Tiny horoscopes for a tiny campus
Weekly advice and predictions
Communicated to The Weekly staff by Victor’s Lament
Aquarius (January 20 – February 18)
This week you feel like a snake overdue to shed its skin. Unfortunately the closest you can get is to exfoliate—it can’t hurt!
Pisces (February 19 – March 20)
You know, if you feel called out by a song you don’t HAVE to listen to it over and over. Just a thought.
Aries (March 21 – April 19)
You’re in denial that fall has set in and winter is on the way. Make it easier on yourself and embrace the seasonal depression. On the bright side: hot chocolate!
Taurus (April 20 – May 20)
This week you’ll have a stress dream about learning how to do fractions in middle school. Don’t worry—either you’ve moved on to much more complicated equations now, or you’ll never have to do math without the Internet ever again.
Gemini (May 21 – June 20)
You’re a little overwhelmed this week. Lay on the floor for 20 minutes and then get back to work!

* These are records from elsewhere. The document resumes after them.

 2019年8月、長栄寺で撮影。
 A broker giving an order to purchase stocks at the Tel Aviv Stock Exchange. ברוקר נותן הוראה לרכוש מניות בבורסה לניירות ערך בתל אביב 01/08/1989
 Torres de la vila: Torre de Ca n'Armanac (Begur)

Cancer (June 21 – July 22)
Stay away from eggs this week, they’re always going to be too eggy.
Leo (July 23 – August 22)
Take out your frustrations via microwave popcorn. Imagine every “pop” is the sound of someone who annoyed you getting slapped.

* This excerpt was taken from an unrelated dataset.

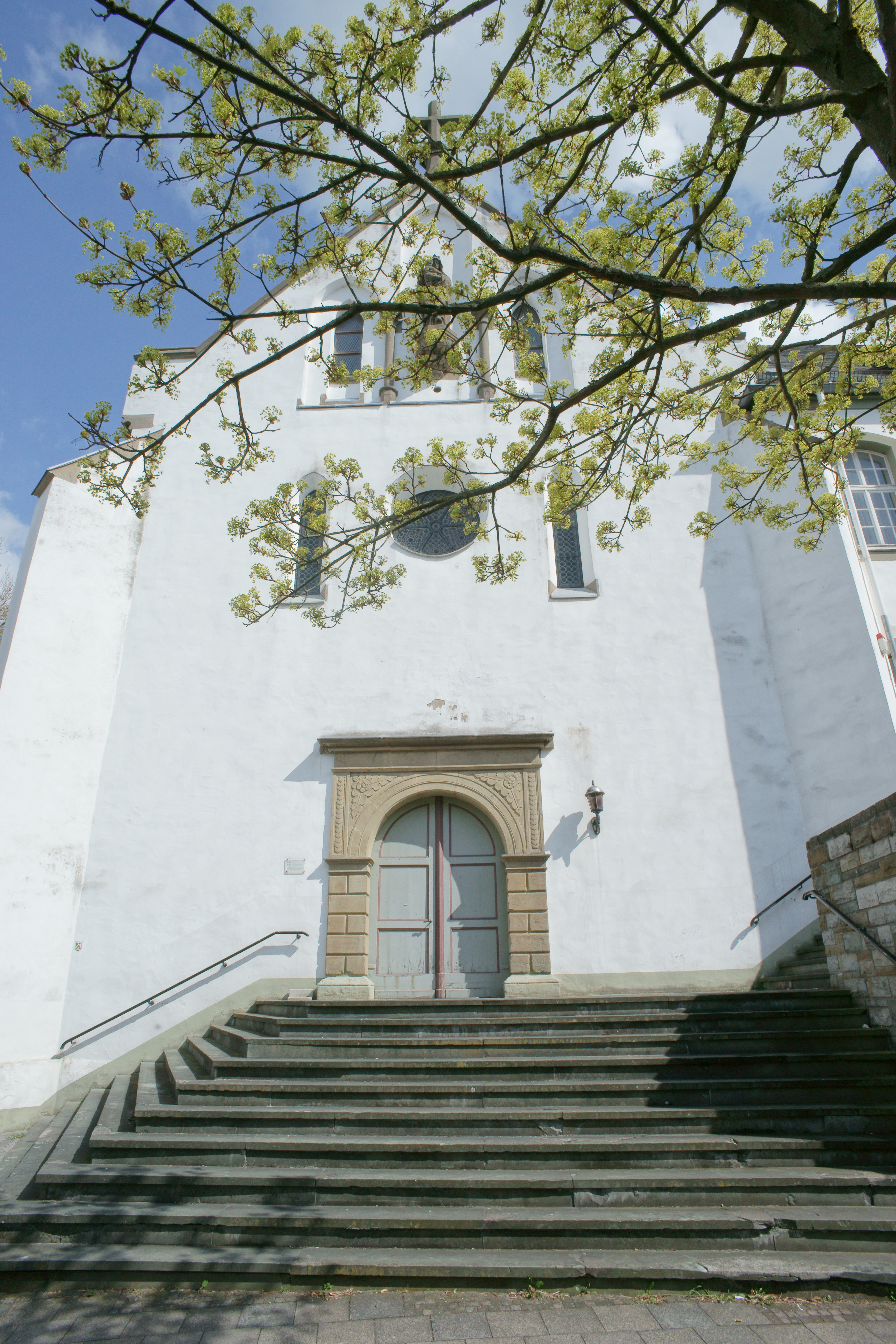 Ehemaliges Franziskanerkloster Geseke

Virgo (August 23 – September 22)
Get yourself a swear word coloring book; you can get that repressed anger out and make something beautiful at the same time!
Libra (September 23 – October 22)
You can’t change the past. What you can do, is gaslight yourself and everyone else into pretending it didn’t happen.

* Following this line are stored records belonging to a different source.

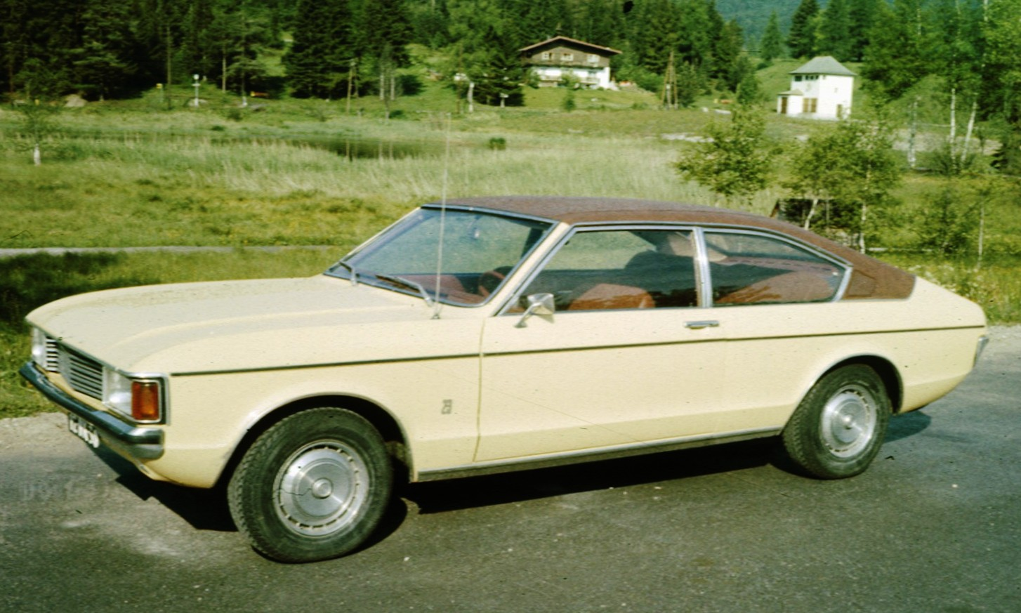 Ford Granada in Alpine setting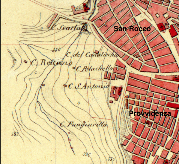 Antico mappale con i quartieri di San Rocco e Provvidenza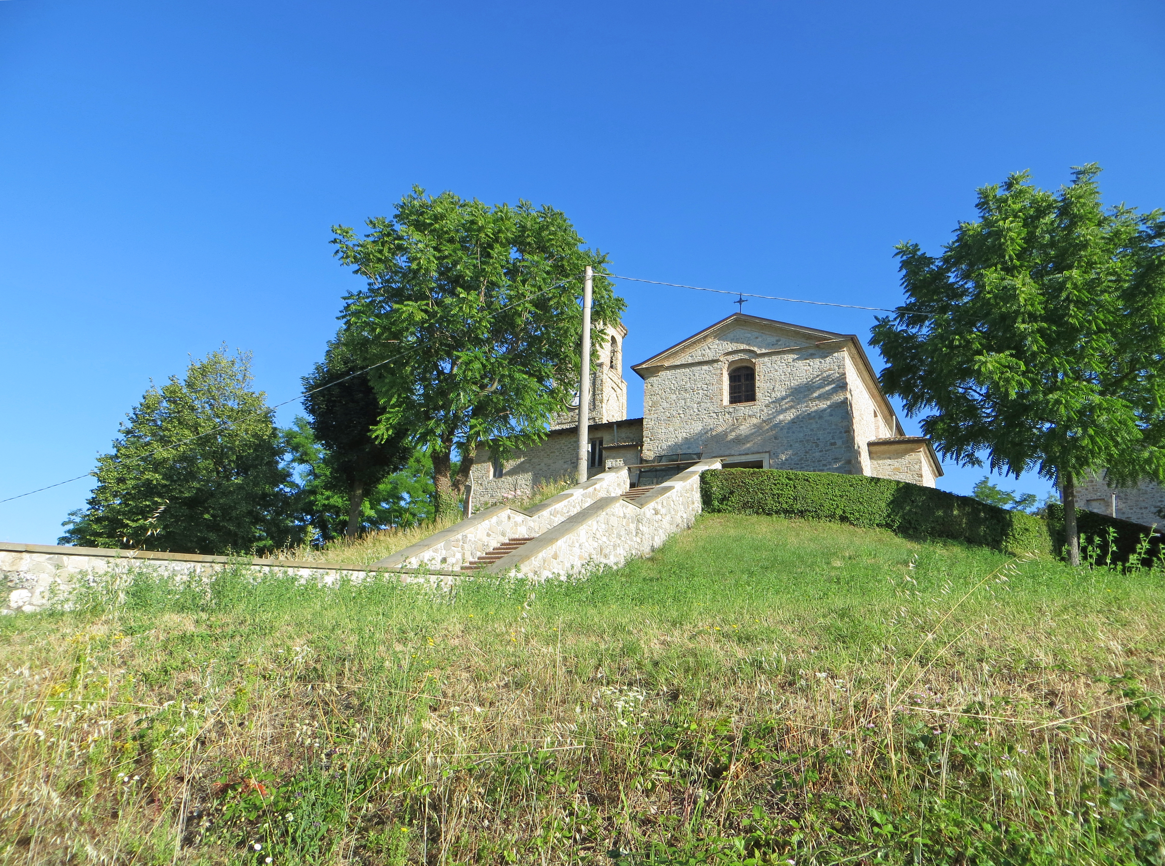 Pieve di Sant'Antonino Martire (Barbiano, Felino) - scalinata di accesso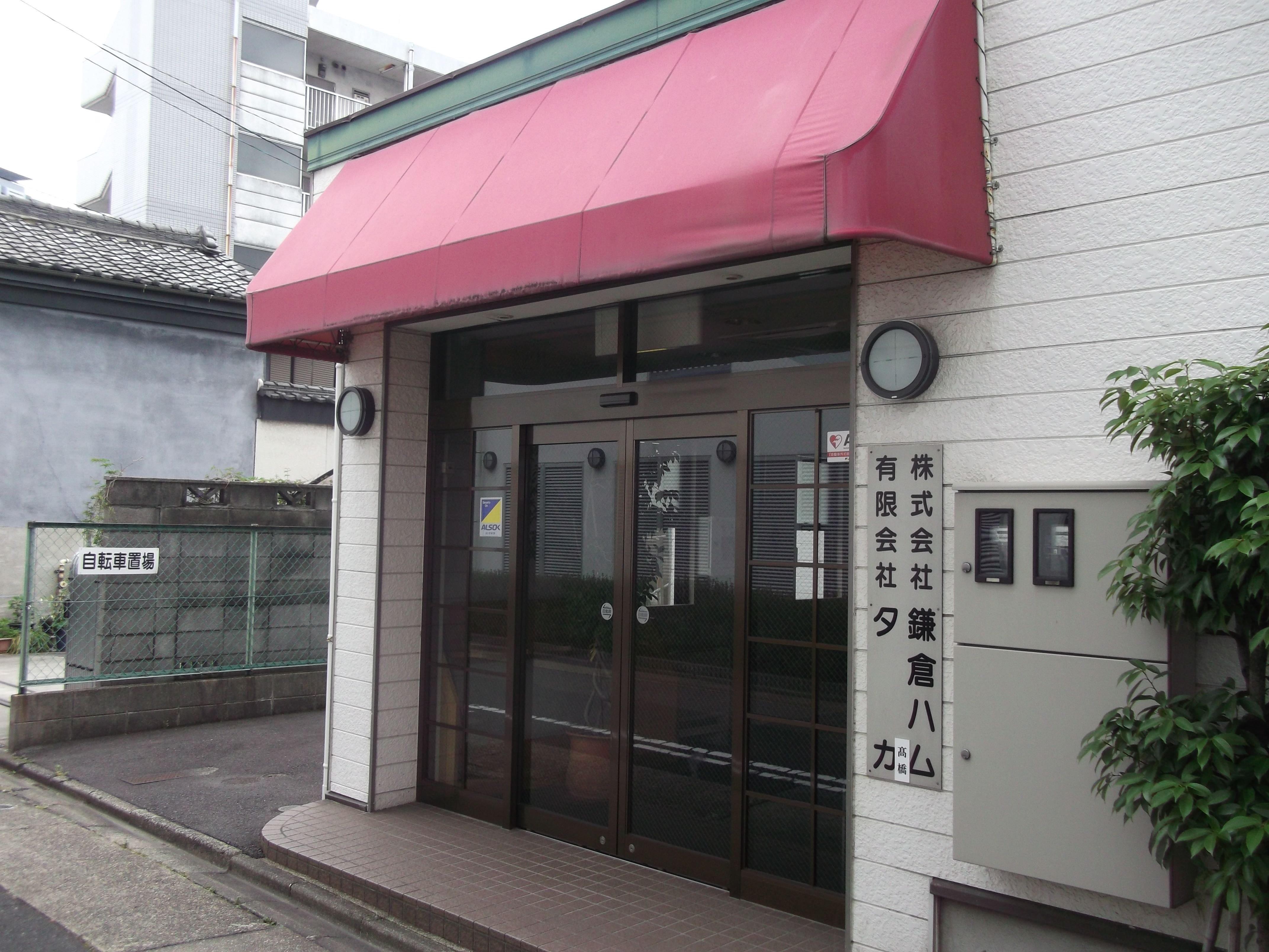 名古屋市中村区にある星S印で知られる鎌倉ハム本社を北側公道西側より写す

Scorpio (October 23 – November 21)
Don’t worry—Halloween may be over, but you can terrify people with your existential questions all year round!
Sagittarius (November 22 – December 21)
If you’re not already scared for your Spotify Wrapped you should be, and God help you if you’re on Apple music.
Capricorn (December 22 – January 19)
Maybe you should watch some baby sensory videos and calm down.